DAVOS

Era rimasto per molto tempo a guardare la vela ingrandirsi all’orizzonte, cercando di decidere se vivere o morire.

La morte sarebbe stata più facile, lo sapeva. Tutto quello, che doveva fare era tornare strisciando dentro la caverna e aspettare che la nave passasse. Più tardi, la morte lo avrebbe trovato. Da giorni, ormai, la febbre lo stava bruciando dall’interno, tramutando le sue viscere in fetidi fluidi marroni, mandando tremiti ad assediare le sue notti senza sonno. Ogni mattina si risvegliava sempre più debole. “Non durerà ancora per molto” aveva cominciato a ripetere a se stesso.
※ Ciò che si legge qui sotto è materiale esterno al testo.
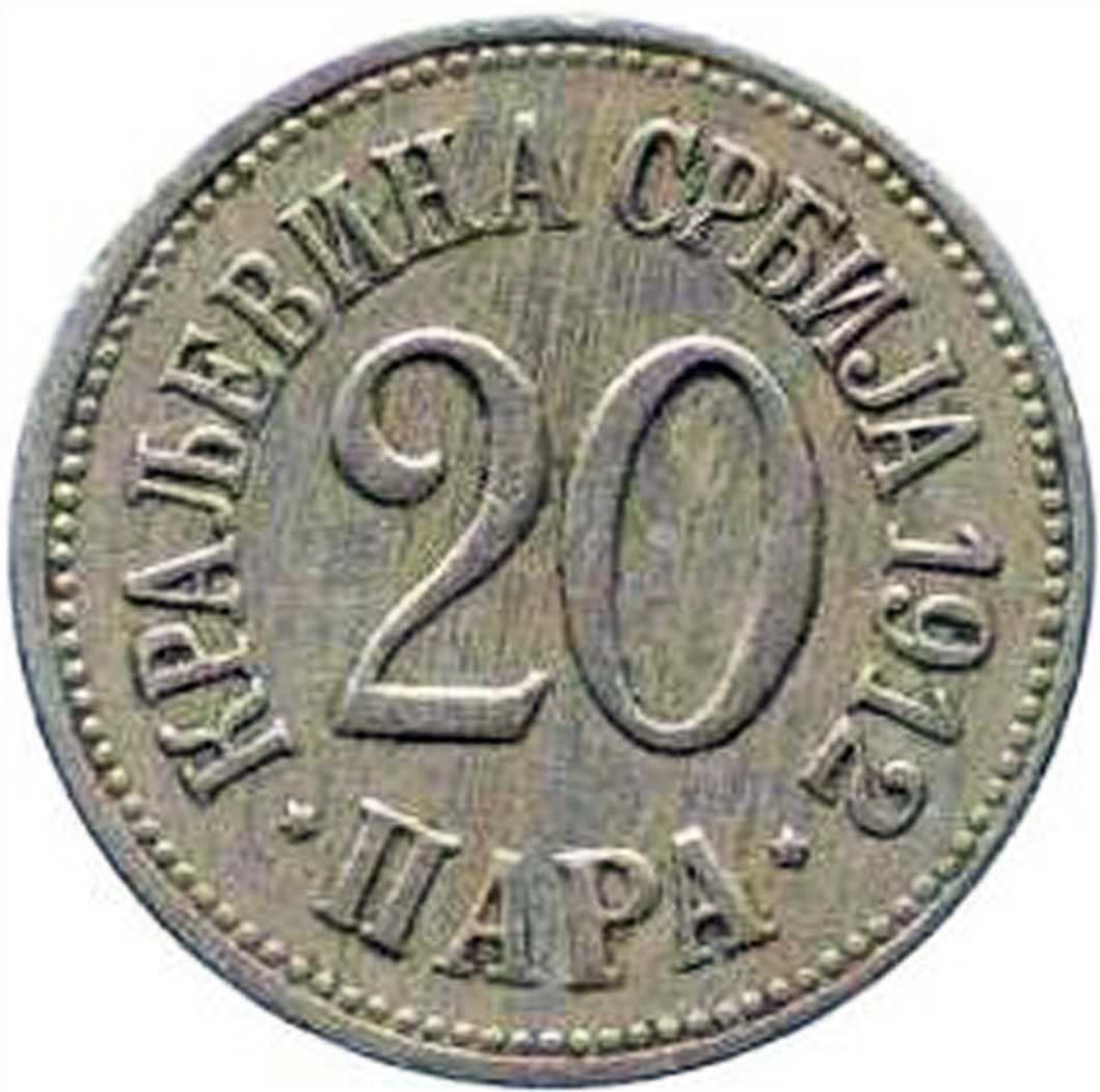 Srpski (latinica): Revers 20 para iz 1912. godine, Kraljevina Srbija

Se non fosse stata la febbre a ucciderlo, sarebbe stata la sete. Non aveva acqua dolce, esclusa quella delle rare piogge che restava a ristagnare nelle depressioni della roccia. Solamente tre giorni prima… o forse erano quattro? Sulla roccia, la sua roccia, era difficile tenere il conto del passare del tempo… Tre, quattro giorni prima, le pozze si erano disseccate come vecchie ossa. E la vista della baia, grande invitante distesa liquida verde e grigia tutto attorno a lui, era diventata qualcosa d’irresistibile. Nel momento in cui avesse cominciato a bere acqua di mare, la fine sarebbe arrivata rapida, sapeva anche questo. Eppure, la sua gola era arida al punto da portarlo vicinissimo a mandare giù la prima sorsata. Era stato un improvviso rovescio temporalesco a salvarlo. Le sue forze si erano talmente dissipate che era stato in grado solo di giacere sulla schiena, con gli occhi chiusi e la bocca aperta, lasciando che la pioggia gli scivolasse sulle labbra fessurate e sulla lingua gonfia. Più tardi però si era sentito meglio. I ristagni nelle depressioni della pietra dell’isola, nelle fenditure e nei crepacci, erano tornati a dargli la vita.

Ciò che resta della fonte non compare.